Obamacare delenda est.
Jul '11
Re: Obamacare Bombshell: Was Cost Underestimated By Hundreds Of Billions Of Dollars?
The whole bill was a fiasco from the start with everything that is wrong with medical costs getting a slice of the pie to sign on. All that mattered to the progressives was government control. All that mattered to crony capitalist industries was getting their foots in the door as beneficiaries of largesse.
Aug '10
Re: Obamacare Bombshell: Was Cost Underestimated By Hundreds Of Billions Of Dollars?
Jason Heart said: "though Medicare Part D has actually been less to date, if I'm not mistaken"
The only saving grace of Medicare Part D was the 'donut hole', which was designed into the program as a cost containment measure. Once seniors got to a certain amount of government-supported drug spending, they were responsible for paying for drugs themselves, unless they reached an even higher threshold at which point the government would take over again. The area between those two points of government coverage was the 'donut hole'.
The main effect of this was to make seniors think about containing drug costs even during the first period where the government was picking up the tab, in order to keep the total cost below the donut hole threshold. And it worked - the use of generics went up 8% after that law was passed.

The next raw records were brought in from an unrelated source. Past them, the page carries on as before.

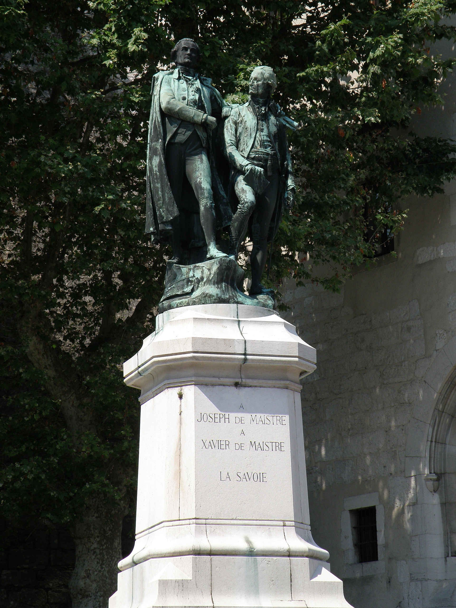 Chambéry, ville et préfecture du département de la Savoie (région Rhône-Alpes, France). Place du Château, statue de Xavier et Joseph de Maistre.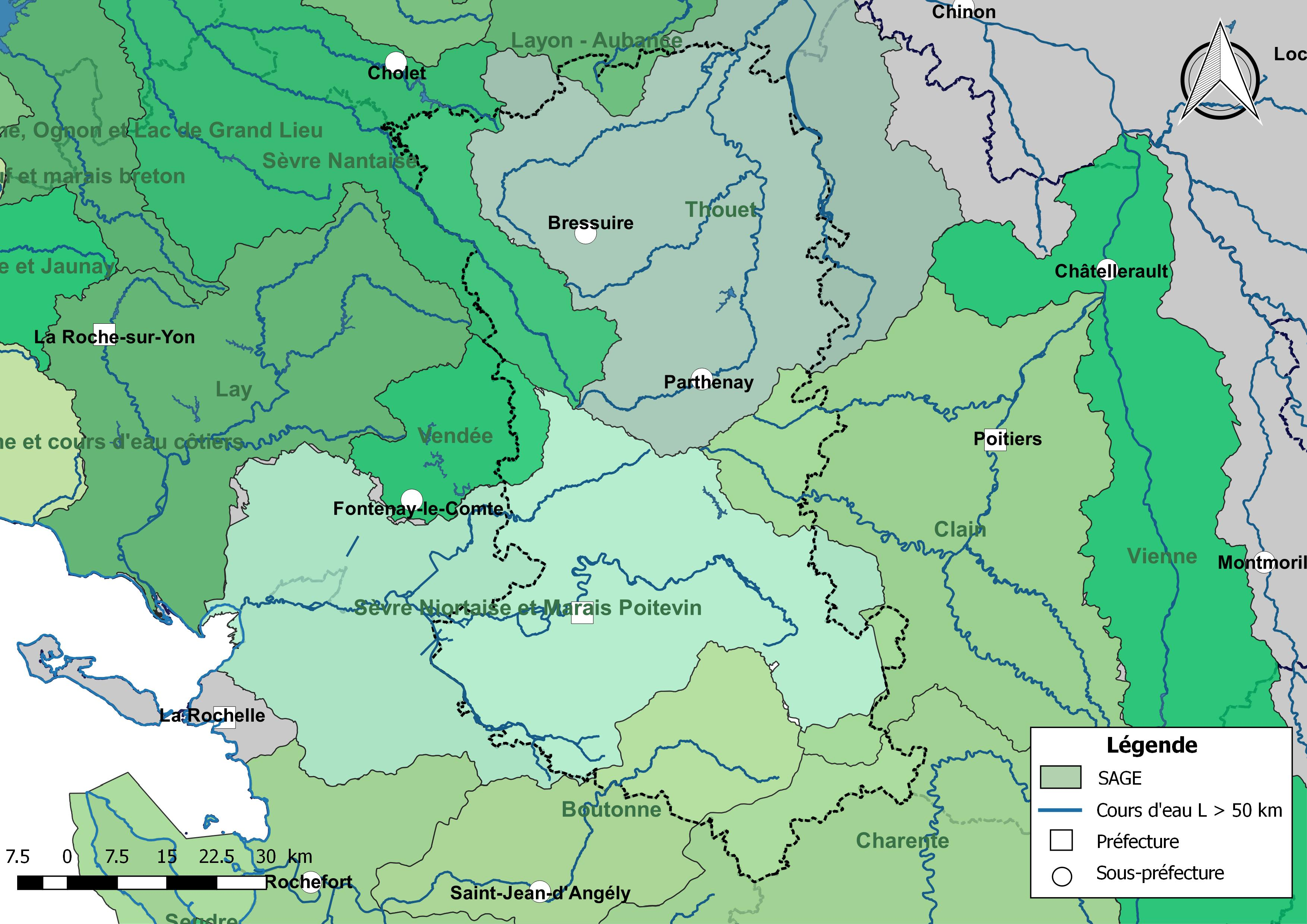 Carte des schémas d'aménagement et de gestion des eaux (SAGE) concernant le département des Deux-Sèvres (France) au 1er janvier 2018.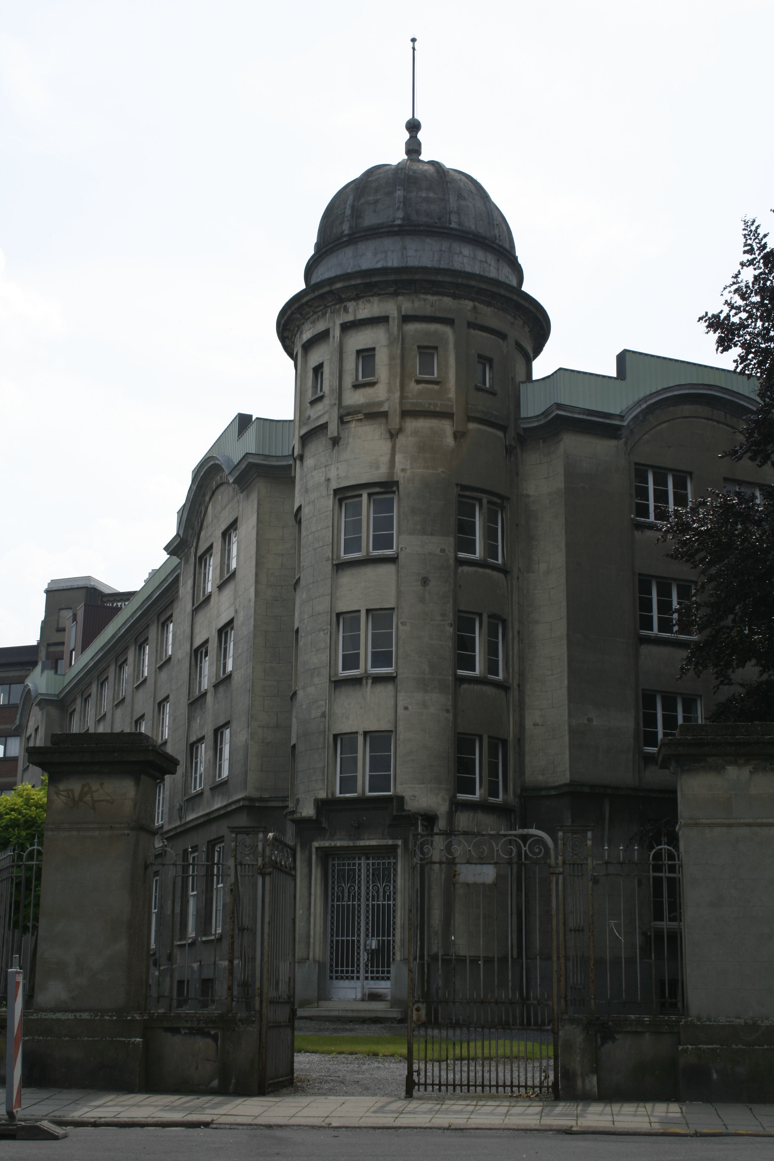 HELMo Gramme

Of course, the Democrats described this feature as a 'glaring error in Medicare Part D' and closed the donut hole as part of the new health care bill - thus destroying any cost containment. They 'bent the cost curve' alright.. They bent it upwards.
Jun '10
Re: Obamacare Bombshell: Was Cost Underestimated By Hundreds Of Billions Of Dollars?
Obamacare included a provision to nationalize student loans. It didn't include the Medicare "doc fix" - an adjustment to the the reimbursements doctors get under Medicare. Why did Obamacare include student loans which have nothing to do with health care? And why did it NOT include the doc fix? Simple: they were cooking the books. The student loan provision was scored as adding $60 billion to the Treasury. The doc fix costs roughly $240 billion. The day the president signed the bill it was hundreds of billions of dollars in the red. And since then the news has only gotten worse.